What's needed is results-oriented financing. This means that success is measured not by the number of activities, but by the impact they generate. This approach can encourage the system to focus on case detection, successful treatment, and transmission prevention. It can also improve accountability and efficiency in resource use. With proper financing, the system not only works harder but also more effectively.
Collaboration: The Key in Complex Systems
TB is a complex problem, and it cannot be solved by one party alone. Governments play a primary role in setting policies and providing services. However, the private sector, civil society, and communities also have important roles to play.

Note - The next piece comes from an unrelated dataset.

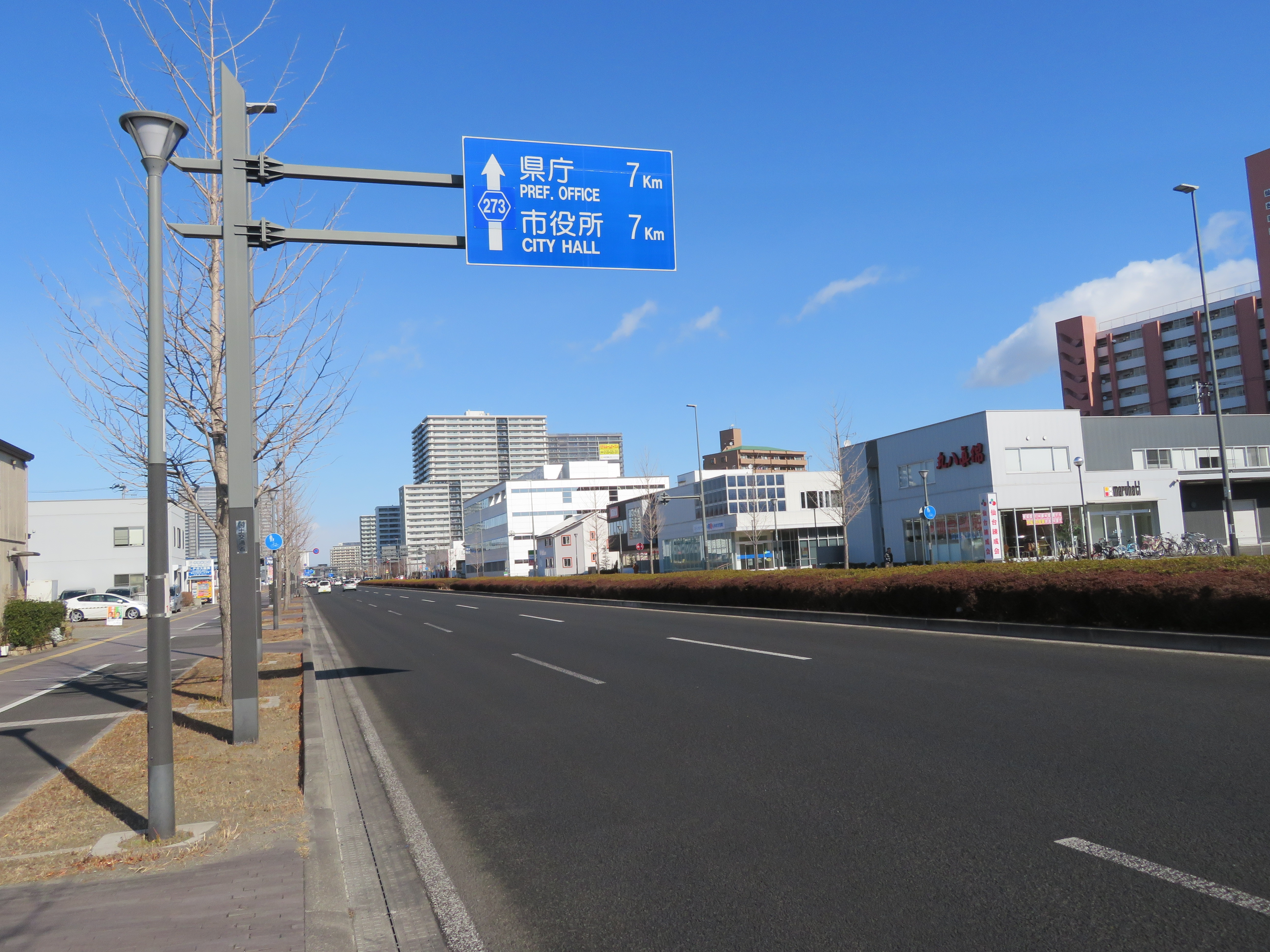 宮城県道273号線仙台市太白区あすと長町3丁目付近（長町駅方面を撮影） Canon PowerShot SX720 HS

Private health facilities, for example, are often the first point of contact for patients. Without proper integration, many cases go unreported in the national system. Communities have a role to play in education, patient support, and stigma reduction. The business sector can contribute by creating a supportive work environment for TB detection and treatment. Strong, structured collaboration is key to ensuring the entire system works in concert.
Key Challenges: Speed and Consistency
In many ways, Indonesia does not lack capacity. We have competent healthcare workers, increasingly advanced technology, and a clear policy framework. However, the main challenge often lies in the speed and consistency of implementation.
TB is a disease that doesn't wait. Every day of delay means new infections. Every delay in diagnosis means an increased risk of death. Therefore, speed is key, not only in formulating policies, but also in ensuring that those policies are actually implemented on the ground.
Decisions to be Made Now
Ending TB requires more than just commitment. It requires concrete decisions.
The decision to strengthen primary services.
The decision to expand access to rapid diagnosis.
The decision to integrate data systems.
The decision to direct financing towards results.
The decision to strengthen cross-sector collaboration.
These decisions may not always be easy, but without them, change will not happen.
Finally: Returning Focus to Humans
Ultimately, TB isn't just about numbers. It's about people. Every case is an individual with a story, a family, and hopes. Every death is a preventable loss.
Ending TB is part of the nation's commitment to protecting its people. This is not just about health, but about justice—that everyone has an equal right to a healthy life.
And ultimately, our success will not be measured by how many policies we enact, but by one most fundamental thing: how many lives we save.